**Records from a data source**.
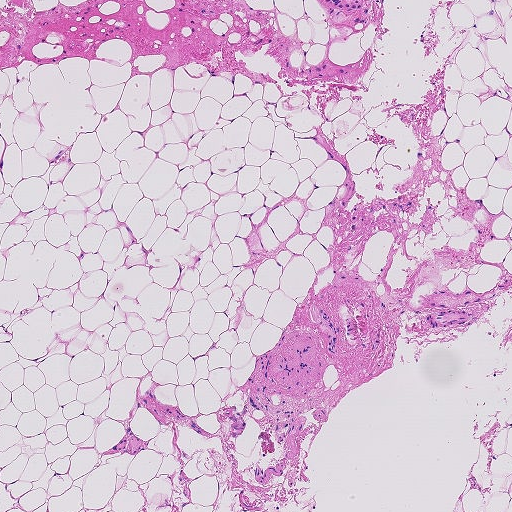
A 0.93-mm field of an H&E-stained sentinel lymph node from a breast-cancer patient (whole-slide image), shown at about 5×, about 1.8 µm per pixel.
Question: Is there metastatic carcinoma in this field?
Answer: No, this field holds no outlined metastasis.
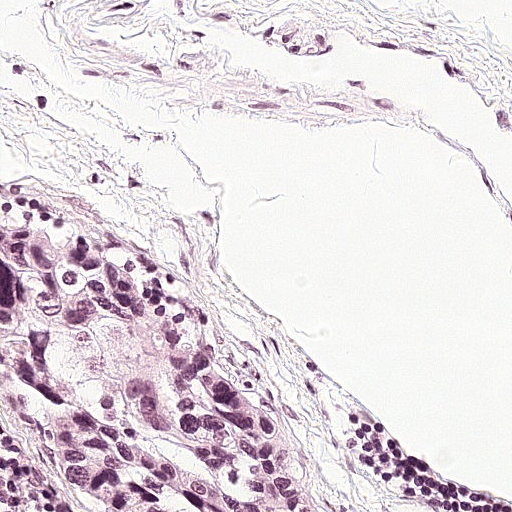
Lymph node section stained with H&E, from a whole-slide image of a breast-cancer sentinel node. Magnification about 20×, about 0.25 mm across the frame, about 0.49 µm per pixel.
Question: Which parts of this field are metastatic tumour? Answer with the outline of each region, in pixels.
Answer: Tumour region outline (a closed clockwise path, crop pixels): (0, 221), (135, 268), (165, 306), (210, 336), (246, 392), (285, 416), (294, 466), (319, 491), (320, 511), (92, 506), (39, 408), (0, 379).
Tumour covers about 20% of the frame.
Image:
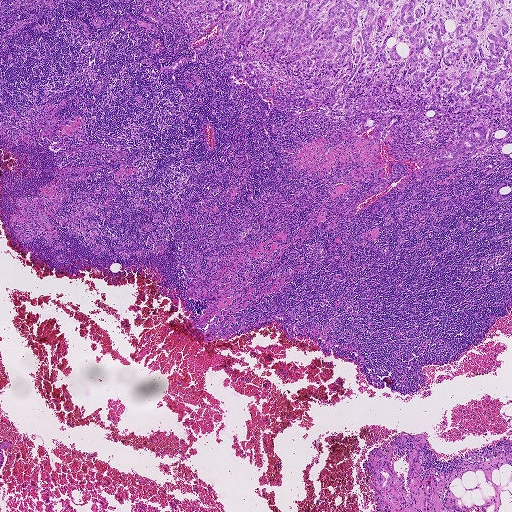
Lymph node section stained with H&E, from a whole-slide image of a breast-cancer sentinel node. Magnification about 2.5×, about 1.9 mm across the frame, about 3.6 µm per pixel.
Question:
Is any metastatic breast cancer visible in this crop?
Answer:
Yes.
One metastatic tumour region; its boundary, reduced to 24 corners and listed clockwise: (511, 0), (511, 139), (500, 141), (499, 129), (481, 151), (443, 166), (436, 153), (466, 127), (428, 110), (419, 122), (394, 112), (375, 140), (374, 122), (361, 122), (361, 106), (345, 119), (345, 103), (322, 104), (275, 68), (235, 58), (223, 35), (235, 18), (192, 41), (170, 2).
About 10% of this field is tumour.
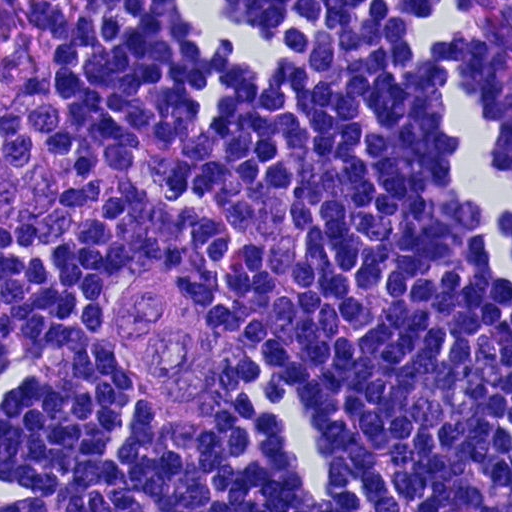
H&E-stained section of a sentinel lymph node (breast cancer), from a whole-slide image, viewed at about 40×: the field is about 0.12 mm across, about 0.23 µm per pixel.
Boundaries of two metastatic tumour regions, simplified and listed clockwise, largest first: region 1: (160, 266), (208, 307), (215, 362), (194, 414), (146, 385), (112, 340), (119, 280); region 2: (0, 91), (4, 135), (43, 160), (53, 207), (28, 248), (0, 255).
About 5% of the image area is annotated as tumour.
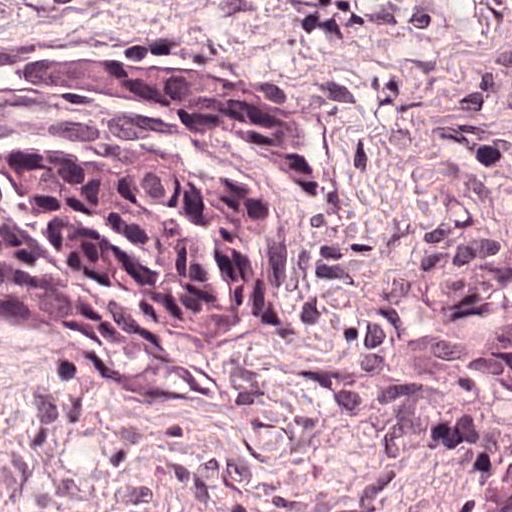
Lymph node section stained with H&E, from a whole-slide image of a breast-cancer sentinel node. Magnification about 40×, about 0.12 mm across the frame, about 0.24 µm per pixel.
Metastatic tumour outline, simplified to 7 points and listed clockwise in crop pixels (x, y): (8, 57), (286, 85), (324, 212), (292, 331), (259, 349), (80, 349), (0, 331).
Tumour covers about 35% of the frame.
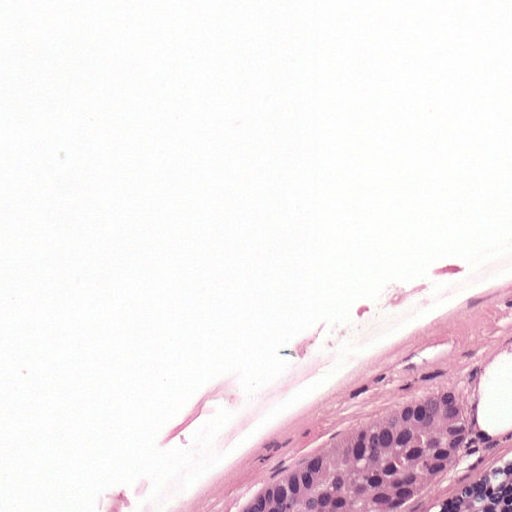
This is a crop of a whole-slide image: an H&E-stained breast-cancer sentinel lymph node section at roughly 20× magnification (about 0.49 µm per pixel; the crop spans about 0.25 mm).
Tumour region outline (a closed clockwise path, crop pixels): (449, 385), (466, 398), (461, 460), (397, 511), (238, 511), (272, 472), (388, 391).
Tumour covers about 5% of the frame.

**Problem**.
The records must appear again word for word, though none of their pictures should.

**Result of the exercise**.
A 0.93-mm field of an H&E-stained sentinel lymph node from a breast-cancer patient (whole-slide image), shown at about 5×, about 1.8 µm per pixel.
Question: Is there metastatic carcinoma in this field?
Answer: No, this field holds no outlined metastasis.
Lymph node section stained with H&E, from a whole-slide image of a breast-cancer sentinel node. Magnification about 20×, about 0.25 mm across the frame, about 0.49 µm per pixel.
Question: Which parts of this field are metastatic tumour? Answer with the outline of each region, in pixels.
Answer: Tumour region outline (a closed clockwise path, crop pixels): (0, 221), (135, 268), (165, 306), (210, 336), (246, 392), (285, 416), (294, 466), (319, 491), (320, 511), (92, 506), (39, 408), (0, 379).
Tumour covers about 20% of the frame.
Image:
Lymph node section stained with H&E, from a whole-slide image of a breast-cancer sentinel node. Magnification about 2.5×, about 1.9 mm across the frame, about 3.6 µm per pixel.
Question:
Is any metastatic breast cancer visible in this crop?
Answer:
Yes.
One metastatic tumour region; its boundary, reduced to 24 corners and listed clockwise: (511, 0), (511, 139), (500, 141), (499, 129), (481, 151), (443, 166), (436, 153), (466, 127), (428, 110), (419, 122), (394, 112), (375, 140), (374, 122), (361, 122), (361, 106), (345, 119), (345, 103), (322, 104), (275, 68), (235, 58), (223, 35), (235, 18), (192, 41), (170, 2).
About 10% of this field is tumour.
H&E-stained section of a sentinel lymph node (breast cancer), from a whole-slide image, viewed at about 40×: the field is about 0.12 mm across, about 0.23 µm per pixel.
Boundaries of two metastatic tumour regions, simplified and listed clockwise, largest first: region 1: (160, 266), (208, 307), (215, 362), (194, 414), (146, 385), (112, 340), (119, 280); region 2: (0, 91), (4, 135), (43, 160), (53, 207), (28, 248), (0, 255).
About 5% of the image area is annotated as tumour.
Lymph node section stained with H&E, from a whole-slide image of a breast-cancer sentinel node. Magnification about 40×, about 0.12 mm across the frame, about 0.24 µm per pixel.
Metastatic tumour outline, simplified to 7 points and listed clockwise in crop pixels (x, y): (8, 57), (286, 85), (324, 212), (292, 331), (259, 349), (80, 349), (0, 331).
Tumour covers about 35% of the frame.
This is a crop of a whole-slide image: an H&E-stained breast-cancer sentinel lymph node section at roughly 20× magnification (about 0.49 µm per pixel; the crop spans about 0.25 mm).
Tumour region outline (a closed clockwise path, crop pixels): (449, 385), (466, 398), (461, 460), (397, 511), (238, 511), (272, 472), (388, 391).
Tumour covers about 5% of the frame.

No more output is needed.